Is the association making efforts to have more people living with hearing impairment enrol in school and retain them, the Secretary, Mr Abidemi responded in the affirmative highlighting some of the problems often encountered.
“Over the years, we have been enlightening our people, but most of the challenges they face are lack of funds, parents’ negligence among others,” Abidemi added.
Both men were also emphatic in their responses that the rate of employment for students who manage to graduate is abysmally low and the fact that Abidemi›s’s wife is still unemployed years after graduation is a testimony to that.
Love is a universal language as the saying goes, and obviously those living with hearing impairment also fall in love. Abidemi›s’s wife is also living with hearing impairment. Sunday Tribune asked him how they met.
“Initially, we were just friends and communicating through WhatsApp and Facebook. I love you was always the way we ended our conversations. Before long, we ended up getting married. My wife is an Igbo lady from Imo State also living with hearing impairment but she could speak a little and she is living with their two children in Port Harcourt, Rivers State, where she is doing part-time teaching in a private school,” Abidemi said.
Morakinyo’s wife could speak normally. He met his wife in one of the churches in Okeho, Oyo State, while working there and they started their relationship as friends before it got deeper. He could speak a little, so he was able to converse with his wife’s family members. The relationship lasted six years before they got married.
“My wife is a graduate and she is working in one of the government-owned secondary schools in Oyo town. It is my great joy to see my wife and our child trying to communicate in sign language with me and other friends. It is so funny to see how they are coping with me,” Morakinyo said of his young family.
Adebukola Ayodele Abakpa, 41, is also a person living with hearing impairment. According to her mother, Mrs Esther Odusina, who spoke with Sunday Tribune, when she was born, she was responding to sound around her but after her mother in-law took her to Orun Ekiti when she was just nine months old, things changed.

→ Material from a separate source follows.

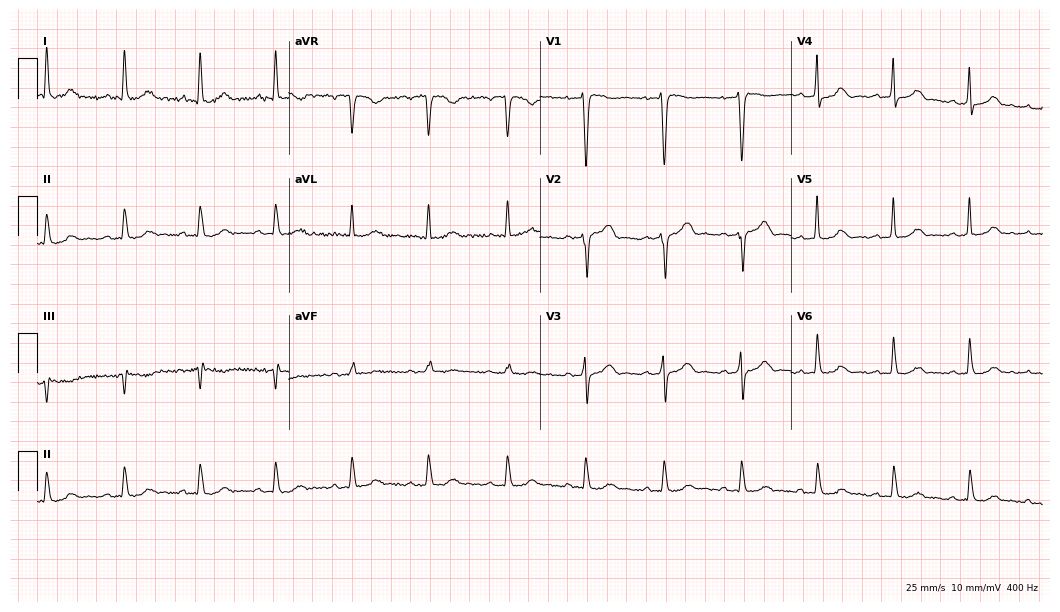
ECG — a male, 72 years old. Labelled as a normal ECG.

From time to time, Mrs Odusina was visiting Ekiti to see her daughter but after some time, she noticed that Abakpa was not responding to sound around her like other children, more so that she was over a year old at that time.
It was after sometime that Mrs Odusina learnt that AAbakpa was sick at a time and was unconscious for about three days. The girl was however brought back to Ibadan where she was enrolled at the School for the Deaf, Ijokodo, Ibadan and later proceded to Methodist Grammar School (Special), Bodija, Ibadan, Oyo State. She would later attend College of Education (Special), Oyo, Oyo State.
Abakpa is an only child, raised by her mother alone but today, she is a wonder to those who thought she could not amount to anything in life. Even her father was surprised.
“When she got married some months ago, all her friends came for the wedding from far and wide. Those living with hearing impairment love one another, they all came to support. Even some of her friends are my social media friends,” Mrs Odusina said, reflecting on how things have turned out positively for her daughter.
The wedding was also a surprise to her mother. Abakpa, who attends Deeper Life Church, was already in love with a man also living with hearing impairment. So when officials came from the church wanting her parental consent to the relationship between her and her lover, Abakpa, from Benue State, she was surprised.
Today, Mrs Odusina is an advocate for people living with hearing disabilities, advising parents on how to accept the special nature of their children living with hearing impairment and that with faith in God, they would turn out well.